Der Direktor seufzte. „Gehen Sie in die Klasse, Herr León. Sie und Ihre kriminellen Freunde.“

„Natürlich, Herr Direktor Großvater“, sagte der Junge und kicherte, während er zu seinen Freunden zurückging und sie sich entfernten.

Ich sah den Jungen nach, wie sie sich entfernten und Lärm machten.
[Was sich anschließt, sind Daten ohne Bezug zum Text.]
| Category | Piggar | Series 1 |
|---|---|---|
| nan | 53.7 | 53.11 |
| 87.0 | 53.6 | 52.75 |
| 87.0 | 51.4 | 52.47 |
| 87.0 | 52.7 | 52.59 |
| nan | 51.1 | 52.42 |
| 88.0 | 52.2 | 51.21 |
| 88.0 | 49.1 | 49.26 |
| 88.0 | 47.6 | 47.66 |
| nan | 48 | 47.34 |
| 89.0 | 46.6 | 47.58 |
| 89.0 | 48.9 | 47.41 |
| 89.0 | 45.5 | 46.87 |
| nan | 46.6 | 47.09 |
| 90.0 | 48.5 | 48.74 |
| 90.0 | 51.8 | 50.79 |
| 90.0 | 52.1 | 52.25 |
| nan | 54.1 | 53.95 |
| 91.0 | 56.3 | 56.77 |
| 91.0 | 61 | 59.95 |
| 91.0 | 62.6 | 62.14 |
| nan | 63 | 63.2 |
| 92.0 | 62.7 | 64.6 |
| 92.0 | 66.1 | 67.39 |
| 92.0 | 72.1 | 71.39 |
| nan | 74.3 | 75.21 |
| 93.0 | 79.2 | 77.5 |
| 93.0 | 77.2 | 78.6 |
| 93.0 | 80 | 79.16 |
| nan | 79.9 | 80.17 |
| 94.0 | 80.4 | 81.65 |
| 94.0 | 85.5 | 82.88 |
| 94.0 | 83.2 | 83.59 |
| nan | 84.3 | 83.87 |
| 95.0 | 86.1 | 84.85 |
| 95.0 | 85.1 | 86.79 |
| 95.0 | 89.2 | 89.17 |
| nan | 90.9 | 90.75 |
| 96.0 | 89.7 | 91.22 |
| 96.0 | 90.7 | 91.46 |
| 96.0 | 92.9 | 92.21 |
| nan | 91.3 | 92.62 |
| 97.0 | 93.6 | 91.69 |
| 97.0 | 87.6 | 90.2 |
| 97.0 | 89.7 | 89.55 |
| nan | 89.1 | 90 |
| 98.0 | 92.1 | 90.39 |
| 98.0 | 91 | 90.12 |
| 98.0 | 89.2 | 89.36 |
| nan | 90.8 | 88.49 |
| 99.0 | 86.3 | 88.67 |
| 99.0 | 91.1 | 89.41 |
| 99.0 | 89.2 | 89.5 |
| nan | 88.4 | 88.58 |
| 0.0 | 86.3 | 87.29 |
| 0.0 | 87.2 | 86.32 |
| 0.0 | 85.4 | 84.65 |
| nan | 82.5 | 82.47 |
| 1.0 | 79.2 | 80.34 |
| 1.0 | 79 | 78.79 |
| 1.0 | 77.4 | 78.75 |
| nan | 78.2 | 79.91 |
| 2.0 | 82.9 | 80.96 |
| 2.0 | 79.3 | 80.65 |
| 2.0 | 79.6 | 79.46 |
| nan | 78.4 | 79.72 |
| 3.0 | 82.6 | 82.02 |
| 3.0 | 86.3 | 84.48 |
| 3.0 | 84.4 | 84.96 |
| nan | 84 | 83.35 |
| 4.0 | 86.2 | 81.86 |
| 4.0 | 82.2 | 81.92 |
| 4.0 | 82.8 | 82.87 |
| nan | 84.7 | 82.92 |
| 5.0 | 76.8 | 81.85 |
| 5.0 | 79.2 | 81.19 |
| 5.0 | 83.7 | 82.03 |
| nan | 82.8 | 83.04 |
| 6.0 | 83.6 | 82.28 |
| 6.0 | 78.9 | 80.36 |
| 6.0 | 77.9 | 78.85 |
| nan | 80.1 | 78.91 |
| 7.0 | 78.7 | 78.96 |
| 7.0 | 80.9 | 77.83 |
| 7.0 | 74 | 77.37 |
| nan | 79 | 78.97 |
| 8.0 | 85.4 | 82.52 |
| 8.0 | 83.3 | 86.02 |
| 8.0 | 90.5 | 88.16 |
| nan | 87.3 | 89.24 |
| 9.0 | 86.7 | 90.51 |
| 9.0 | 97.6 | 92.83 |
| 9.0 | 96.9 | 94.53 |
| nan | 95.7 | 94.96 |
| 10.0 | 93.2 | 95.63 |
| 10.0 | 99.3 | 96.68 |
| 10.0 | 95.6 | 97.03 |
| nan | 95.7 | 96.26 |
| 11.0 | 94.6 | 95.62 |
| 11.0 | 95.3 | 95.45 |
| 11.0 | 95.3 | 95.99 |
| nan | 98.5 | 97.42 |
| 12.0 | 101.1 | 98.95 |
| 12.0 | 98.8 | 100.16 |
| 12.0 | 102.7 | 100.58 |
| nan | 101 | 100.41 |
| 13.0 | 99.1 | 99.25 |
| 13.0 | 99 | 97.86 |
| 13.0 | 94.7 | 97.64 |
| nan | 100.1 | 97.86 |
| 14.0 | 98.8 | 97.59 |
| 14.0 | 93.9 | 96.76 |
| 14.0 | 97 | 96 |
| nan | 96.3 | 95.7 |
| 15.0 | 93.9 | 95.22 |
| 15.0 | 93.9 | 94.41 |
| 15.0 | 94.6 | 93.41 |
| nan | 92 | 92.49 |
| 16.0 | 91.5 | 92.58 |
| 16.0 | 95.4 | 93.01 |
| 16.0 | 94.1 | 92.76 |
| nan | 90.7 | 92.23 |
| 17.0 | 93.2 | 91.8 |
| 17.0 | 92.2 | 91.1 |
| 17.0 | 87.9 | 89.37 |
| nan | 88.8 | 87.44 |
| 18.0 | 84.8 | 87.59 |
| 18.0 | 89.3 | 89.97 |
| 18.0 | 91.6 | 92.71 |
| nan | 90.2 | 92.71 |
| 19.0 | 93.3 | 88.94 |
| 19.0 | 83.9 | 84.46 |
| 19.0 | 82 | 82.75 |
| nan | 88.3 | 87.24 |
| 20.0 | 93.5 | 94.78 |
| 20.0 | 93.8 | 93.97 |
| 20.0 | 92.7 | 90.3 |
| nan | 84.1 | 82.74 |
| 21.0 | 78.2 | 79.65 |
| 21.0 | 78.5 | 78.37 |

Ich stand auf, wischte mir die Tränen ab und klopfte den Staub von meinem Kleid.

„Was machst du noch hier?“, fragte der Direktor und zwang mich, ihn anzusehen.

„Ich ... ich bin ...“

„Du scheinst nicht sehr vertraut zu sein“, unterbrach er mich.

„Ich bin eine...“

„Bist du die sechste Praktikantin, auf die wir warten?“, fragte er erneut.

Ich nickte.

„Warum bist du gestern nicht gekommen?“, fragte er.

„Ich dachte...“

„Wo ist dein Praktikumsbrief?“

Ich nahm meinen Rucksack ab und öffnete den Reißverschluss. Ich holte den Brief heraus und gab ihn ihm.

Er nahm ihn und öffnete ihn. Ich hängte mir den Rucksack um und wartete, bis er meinen Brief gelesen hatte.

Er sah mich an.

Ich war nervös.

„Du bist die Nummer eins für dieses Stipendium, aber du hast dich entschieden, heute zu kommen und die Sechste zu sein“, sagte er und faltete das Papier zusammen.

Ich öffnete den Mund, um etwas zu sagen, aber

„Komm mit mir. In mein Büro“, sagte er, drehte sich um und ich folgte ihm.

Wir gingen durch weitere Flure und ich bewunderte die schöne Architektur der Schule. Sie ist sehr schön und strahlt Reichtum aus.

Ich verdiene es nicht, hier zu sein.

Diese Schule ist für Kinder von Multimillionären. Ich bin nur ... nichts.

Hör auf, so zu denken, Isabela. Denk immer daran, was deine Mutter sagt. Du bist nicht anders als sie.